MATERIAL SHOWN:
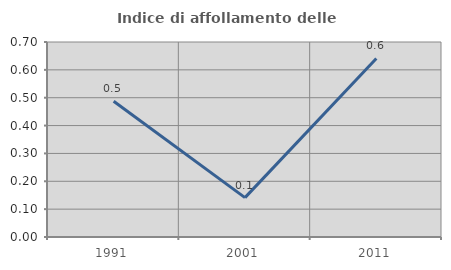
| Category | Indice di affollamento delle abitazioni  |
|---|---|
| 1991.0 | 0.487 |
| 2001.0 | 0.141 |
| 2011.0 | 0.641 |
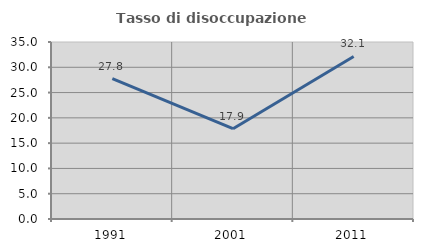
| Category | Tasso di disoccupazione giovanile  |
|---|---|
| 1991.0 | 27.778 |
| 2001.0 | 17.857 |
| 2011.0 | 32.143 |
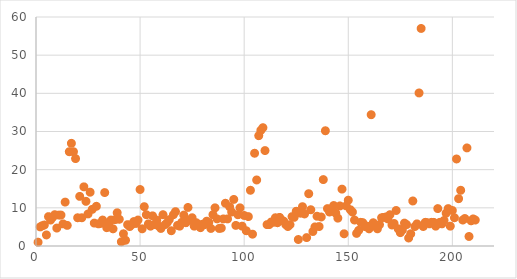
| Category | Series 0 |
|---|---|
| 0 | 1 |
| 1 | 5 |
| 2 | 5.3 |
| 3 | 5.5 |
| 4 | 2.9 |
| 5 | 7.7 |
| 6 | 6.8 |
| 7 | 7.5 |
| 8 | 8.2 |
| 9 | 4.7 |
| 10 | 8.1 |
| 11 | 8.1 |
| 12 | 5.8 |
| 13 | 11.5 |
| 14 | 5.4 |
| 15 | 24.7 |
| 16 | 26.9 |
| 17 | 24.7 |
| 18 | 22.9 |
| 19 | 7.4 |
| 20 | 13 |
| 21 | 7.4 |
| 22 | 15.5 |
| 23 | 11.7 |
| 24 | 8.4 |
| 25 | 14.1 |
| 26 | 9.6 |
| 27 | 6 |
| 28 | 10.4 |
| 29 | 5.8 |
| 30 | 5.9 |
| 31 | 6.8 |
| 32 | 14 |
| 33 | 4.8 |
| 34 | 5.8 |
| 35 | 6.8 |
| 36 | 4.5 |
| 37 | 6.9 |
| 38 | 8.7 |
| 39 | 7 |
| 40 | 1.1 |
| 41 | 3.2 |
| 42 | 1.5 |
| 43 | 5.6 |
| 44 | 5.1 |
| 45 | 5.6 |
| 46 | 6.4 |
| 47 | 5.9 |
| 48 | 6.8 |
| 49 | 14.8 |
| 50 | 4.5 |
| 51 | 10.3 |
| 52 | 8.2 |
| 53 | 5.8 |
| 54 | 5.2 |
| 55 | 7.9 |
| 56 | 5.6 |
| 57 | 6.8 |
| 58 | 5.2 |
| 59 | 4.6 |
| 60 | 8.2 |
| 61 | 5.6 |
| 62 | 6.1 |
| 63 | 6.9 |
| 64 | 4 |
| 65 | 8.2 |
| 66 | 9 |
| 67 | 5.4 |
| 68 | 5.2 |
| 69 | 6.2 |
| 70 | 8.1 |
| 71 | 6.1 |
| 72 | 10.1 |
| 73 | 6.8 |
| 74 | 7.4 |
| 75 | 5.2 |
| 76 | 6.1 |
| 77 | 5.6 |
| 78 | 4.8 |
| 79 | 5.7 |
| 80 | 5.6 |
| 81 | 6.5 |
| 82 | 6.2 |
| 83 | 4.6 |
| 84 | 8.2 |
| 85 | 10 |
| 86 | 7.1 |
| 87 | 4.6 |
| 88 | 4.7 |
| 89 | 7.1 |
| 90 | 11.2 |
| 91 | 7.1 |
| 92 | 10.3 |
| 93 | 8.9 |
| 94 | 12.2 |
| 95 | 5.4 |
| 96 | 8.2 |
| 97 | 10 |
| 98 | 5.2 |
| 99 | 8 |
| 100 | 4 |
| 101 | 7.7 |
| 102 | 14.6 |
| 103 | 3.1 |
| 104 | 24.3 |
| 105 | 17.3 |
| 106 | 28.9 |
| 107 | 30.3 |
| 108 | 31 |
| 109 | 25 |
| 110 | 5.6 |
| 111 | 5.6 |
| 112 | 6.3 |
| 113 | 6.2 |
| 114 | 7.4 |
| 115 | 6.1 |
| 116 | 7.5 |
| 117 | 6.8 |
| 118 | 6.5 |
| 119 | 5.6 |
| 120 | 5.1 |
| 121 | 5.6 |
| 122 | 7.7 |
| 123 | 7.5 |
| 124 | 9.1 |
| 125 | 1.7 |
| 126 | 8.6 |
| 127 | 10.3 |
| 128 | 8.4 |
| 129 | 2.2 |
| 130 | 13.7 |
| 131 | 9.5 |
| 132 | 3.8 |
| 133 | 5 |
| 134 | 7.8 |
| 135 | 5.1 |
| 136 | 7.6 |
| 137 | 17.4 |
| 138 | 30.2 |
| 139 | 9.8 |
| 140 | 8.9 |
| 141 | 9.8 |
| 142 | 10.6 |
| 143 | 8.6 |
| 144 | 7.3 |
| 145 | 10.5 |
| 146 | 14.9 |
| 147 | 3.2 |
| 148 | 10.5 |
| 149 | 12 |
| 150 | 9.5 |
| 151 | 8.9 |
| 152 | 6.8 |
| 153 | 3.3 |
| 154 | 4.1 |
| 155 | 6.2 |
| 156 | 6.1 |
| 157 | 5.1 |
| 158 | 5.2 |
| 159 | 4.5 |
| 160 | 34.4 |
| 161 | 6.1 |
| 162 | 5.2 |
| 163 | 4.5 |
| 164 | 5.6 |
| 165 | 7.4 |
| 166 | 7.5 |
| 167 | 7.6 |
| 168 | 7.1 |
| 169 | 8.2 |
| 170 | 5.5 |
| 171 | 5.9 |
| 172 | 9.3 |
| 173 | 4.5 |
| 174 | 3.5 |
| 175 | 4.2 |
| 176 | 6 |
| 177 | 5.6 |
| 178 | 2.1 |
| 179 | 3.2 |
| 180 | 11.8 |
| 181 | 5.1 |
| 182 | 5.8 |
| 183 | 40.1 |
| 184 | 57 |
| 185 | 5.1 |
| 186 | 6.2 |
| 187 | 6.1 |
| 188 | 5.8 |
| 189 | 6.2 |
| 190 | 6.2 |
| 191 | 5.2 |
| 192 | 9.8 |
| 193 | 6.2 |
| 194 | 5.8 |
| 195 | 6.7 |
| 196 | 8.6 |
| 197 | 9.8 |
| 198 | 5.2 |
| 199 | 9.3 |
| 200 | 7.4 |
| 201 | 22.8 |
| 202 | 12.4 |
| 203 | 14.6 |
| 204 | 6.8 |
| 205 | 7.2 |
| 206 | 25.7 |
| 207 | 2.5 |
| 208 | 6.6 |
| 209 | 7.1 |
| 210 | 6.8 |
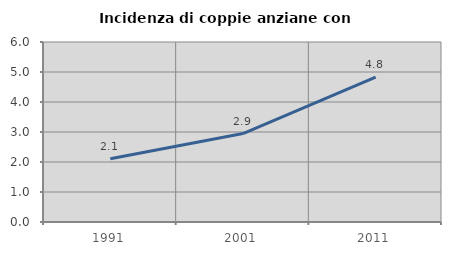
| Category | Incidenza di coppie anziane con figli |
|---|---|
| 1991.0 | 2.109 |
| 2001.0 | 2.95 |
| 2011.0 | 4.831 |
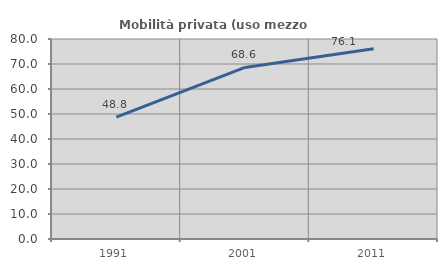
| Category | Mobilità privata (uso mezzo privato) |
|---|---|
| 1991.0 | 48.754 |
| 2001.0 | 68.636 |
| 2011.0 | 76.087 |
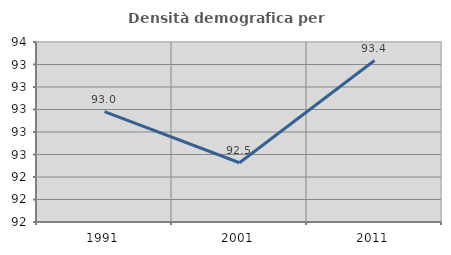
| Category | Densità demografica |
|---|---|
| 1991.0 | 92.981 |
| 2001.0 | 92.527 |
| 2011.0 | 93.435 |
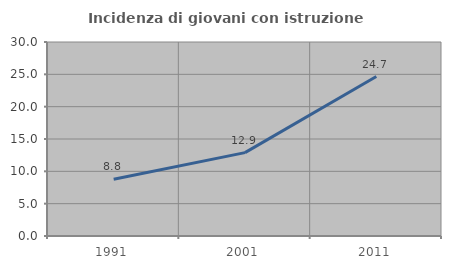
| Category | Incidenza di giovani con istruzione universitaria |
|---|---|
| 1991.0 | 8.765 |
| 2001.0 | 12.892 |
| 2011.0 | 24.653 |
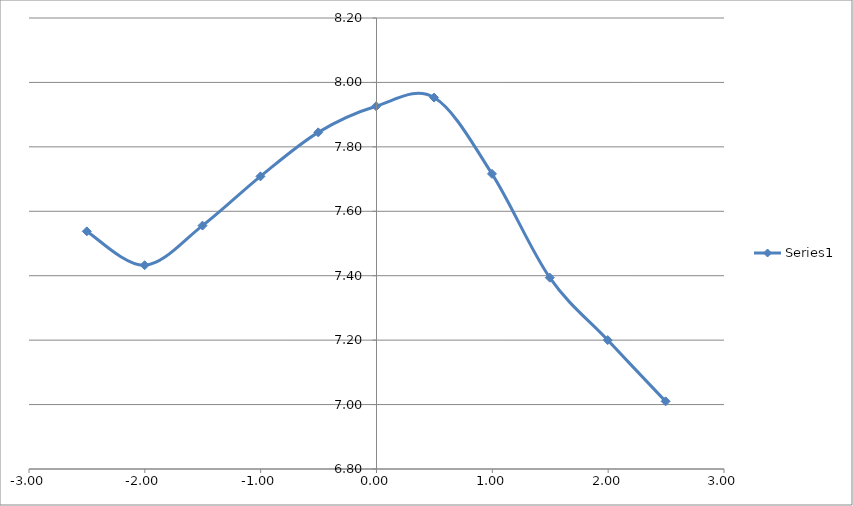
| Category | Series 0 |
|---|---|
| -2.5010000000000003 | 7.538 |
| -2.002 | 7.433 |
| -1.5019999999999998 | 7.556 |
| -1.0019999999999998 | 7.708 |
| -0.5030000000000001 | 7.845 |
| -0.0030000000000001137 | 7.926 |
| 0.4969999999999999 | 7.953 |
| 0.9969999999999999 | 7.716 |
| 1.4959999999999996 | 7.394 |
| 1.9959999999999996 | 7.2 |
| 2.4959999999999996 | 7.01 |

WHAT TO PRODUCE: The whole listing above is to be repeated exactly, apart from its pictures.

EXERCISE ANSWER:
| Category | Indice di affollamento delle abitazioni  |
|---|---|
| 1991.0 | 0.487 |
| 2001.0 | 0.141 |
| 2011.0 | 0.641 |
| Category | Tasso di disoccupazione giovanile  |
|---|---|
| 1991.0 | 27.778 |
| 2001.0 | 17.857 |
| 2011.0 | 32.143 |
| Category | Series 0 |
|---|---|
| 0 | 1 |
| 1 | 5 |
| 2 | 5.3 |
| 3 | 5.5 |
| 4 | 2.9 |
| 5 | 7.7 |
| 6 | 6.8 |
| 7 | 7.5 |
| 8 | 8.2 |
| 9 | 4.7 |
| 10 | 8.1 |
| 11 | 8.1 |
| 12 | 5.8 |
| 13 | 11.5 |
| 14 | 5.4 |
| 15 | 24.7 |
| 16 | 26.9 |
| 17 | 24.7 |
| 18 | 22.9 |
| 19 | 7.4 |
| 20 | 13 |
| 21 | 7.4 |
| 22 | 15.5 |
| 23 | 11.7 |
| 24 | 8.4 |
| 25 | 14.1 |
| 26 | 9.6 |
| 27 | 6 |
| 28 | 10.4 |
| 29 | 5.8 |
| 30 | 5.9 |
| 31 | 6.8 |
| 32 | 14 |
| 33 | 4.8 |
| 34 | 5.8 |
| 35 | 6.8 |
| 36 | 4.5 |
| 37 | 6.9 |
| 38 | 8.7 |
| 39 | 7 |
| 40 | 1.1 |
| 41 | 3.2 |
| 42 | 1.5 |
| 43 | 5.6 |
| 44 | 5.1 |
| 45 | 5.6 |
| 46 | 6.4 |
| 47 | 5.9 |
| 48 | 6.8 |
| 49 | 14.8 |
| 50 | 4.5 |
| 51 | 10.3 |
| 52 | 8.2 |
| 53 | 5.8 |
| 54 | 5.2 |
| 55 | 7.9 |
| 56 | 5.6 |
| 57 | 6.8 |
| 58 | 5.2 |
| 59 | 4.6 |
| 60 | 8.2 |
| 61 | 5.6 |
| 62 | 6.1 |
| 63 | 6.9 |
| 64 | 4 |
| 65 | 8.2 |
| 66 | 9 |
| 67 | 5.4 |
| 68 | 5.2 |
| 69 | 6.2 |
| 70 | 8.1 |
| 71 | 6.1 |
| 72 | 10.1 |
| 73 | 6.8 |
| 74 | 7.4 |
| 75 | 5.2 |
| 76 | 6.1 |
| 77 | 5.6 |
| 78 | 4.8 |
| 79 | 5.7 |
| 80 | 5.6 |
| 81 | 6.5 |
| 82 | 6.2 |
| 83 | 4.6 |
| 84 | 8.2 |
| 85 | 10 |
| 86 | 7.1 |
| 87 | 4.6 |
| 88 | 4.7 |
| 89 | 7.1 |
| 90 | 11.2 |
| 91 | 7.1 |
| 92 | 10.3 |
| 93 | 8.9 |
| 94 | 12.2 |
| 95 | 5.4 |
| 96 | 8.2 |
| 97 | 10 |
| 98 | 5.2 |
| 99 | 8 |
| 100 | 4 |
| 101 | 7.7 |
| 102 | 14.6 |
| 103 | 3.1 |
| 104 | 24.3 |
| 105 | 17.3 |
| 106 | 28.9 |
| 107 | 30.3 |
| 108 | 31 |
| 109 | 25 |
| 110 | 5.6 |
| 111 | 5.6 |
| 112 | 6.3 |
| 113 | 6.2 |
| 114 | 7.4 |
| 115 | 6.1 |
| 116 | 7.5 |
| 117 | 6.8 |
| 118 | 6.5 |
| 119 | 5.6 |
| 120 | 5.1 |
| 121 | 5.6 |
| 122 | 7.7 |
| 123 | 7.5 |
| 124 | 9.1 |
| 125 | 1.7 |
| 126 | 8.6 |
| 127 | 10.3 |
| 128 | 8.4 |
| 129 | 2.2 |
| 130 | 13.7 |
| 131 | 9.5 |
| 132 | 3.8 |
| 133 | 5 |
| 134 | 7.8 |
| 135 | 5.1 |
| 136 | 7.6 |
| 137 | 17.4 |
| 138 | 30.2 |
| 139 | 9.8 |
| 140 | 8.9 |
| 141 | 9.8 |
| 142 | 10.6 |
| 143 | 8.6 |
| 144 | 7.3 |
| 145 | 10.5 |
| 146 | 14.9 |
| 147 | 3.2 |
| 148 | 10.5 |
| 149 | 12 |
| 150 | 9.5 |
| 151 | 8.9 |
| 152 | 6.8 |
| 153 | 3.3 |
| 154 | 4.1 |
| 155 | 6.2 |
| 156 | 6.1 |
| 157 | 5.1 |
| 158 | 5.2 |
| 159 | 4.5 |
| 160 | 34.4 |
| 161 | 6.1 |
| 162 | 5.2 |
| 163 | 4.5 |
| 164 | 5.6 |
| 165 | 7.4 |
| 166 | 7.5 |
| 167 | 7.6 |
| 168 | 7.1 |
| 169 | 8.2 |
| 170 | 5.5 |
| 171 | 5.9 |
| 172 | 9.3 |
| 173 | 4.5 |
| 174 | 3.5 |
| 175 | 4.2 |
| 176 | 6 |
| 177 | 5.6 |
| 178 | 2.1 |
| 179 | 3.2 |
| 180 | 11.8 |
| 181 | 5.1 |
| 182 | 5.8 |
| 183 | 40.1 |
| 184 | 57 |
| 185 | 5.1 |
| 186 | 6.2 |
| 187 | 6.1 |
| 188 | 5.8 |
| 189 | 6.2 |
| 190 | 6.2 |
| 191 | 5.2 |
| 192 | 9.8 |
| 193 | 6.2 |
| 194 | 5.8 |
| 195 | 6.7 |
| 196 | 8.6 |
| 197 | 9.8 |
| 198 | 5.2 |
| 199 | 9.3 |
| 200 | 7.4 |
| 201 | 22.8 |
| 202 | 12.4 |
| 203 | 14.6 |
| 204 | 6.8 |
| 205 | 7.2 |
| 206 | 25.7 |
| 207 | 2.5 |
| 208 | 6.6 |
| 209 | 7.1 |
| 210 | 6.8 |
| Category | Incidenza di coppie anziane con figli |
|---|---|
| 1991.0 | 2.109 |
| 2001.0 | 2.95 |
| 2011.0 | 4.831 |
| Category | Mobilità privata (uso mezzo privato) |
|---|---|
| 1991.0 | 48.754 |
| 2001.0 | 68.636 |
| 2011.0 | 76.087 |
| Category | Densità demografica |
|---|---|
| 1991.0 | 92.981 |
| 2001.0 | 92.527 |
| 2011.0 | 93.435 |
| Category | Incidenza di giovani con istruzione universitaria |
|---|---|
| 1991.0 | 8.765 |
| 2001.0 | 12.892 |
| 2011.0 | 24.653 |
| Category | Series 0 |
|---|---|
| -2.5010000000000003 | 7.538 |
| -2.002 | 7.433 |
| -1.5019999999999998 | 7.556 |
| -1.0019999999999998 | 7.708 |
| -0.5030000000000001 | 7.845 |
| -0.0030000000000001137 | 7.926 |
| 0.4969999999999999 | 7.953 |
| 0.9969999999999999 | 7.716 |
| 1.4959999999999996 | 7.394 |
| 1.9959999999999996 | 7.2 |
| 2.4959999999999996 | 7.01 |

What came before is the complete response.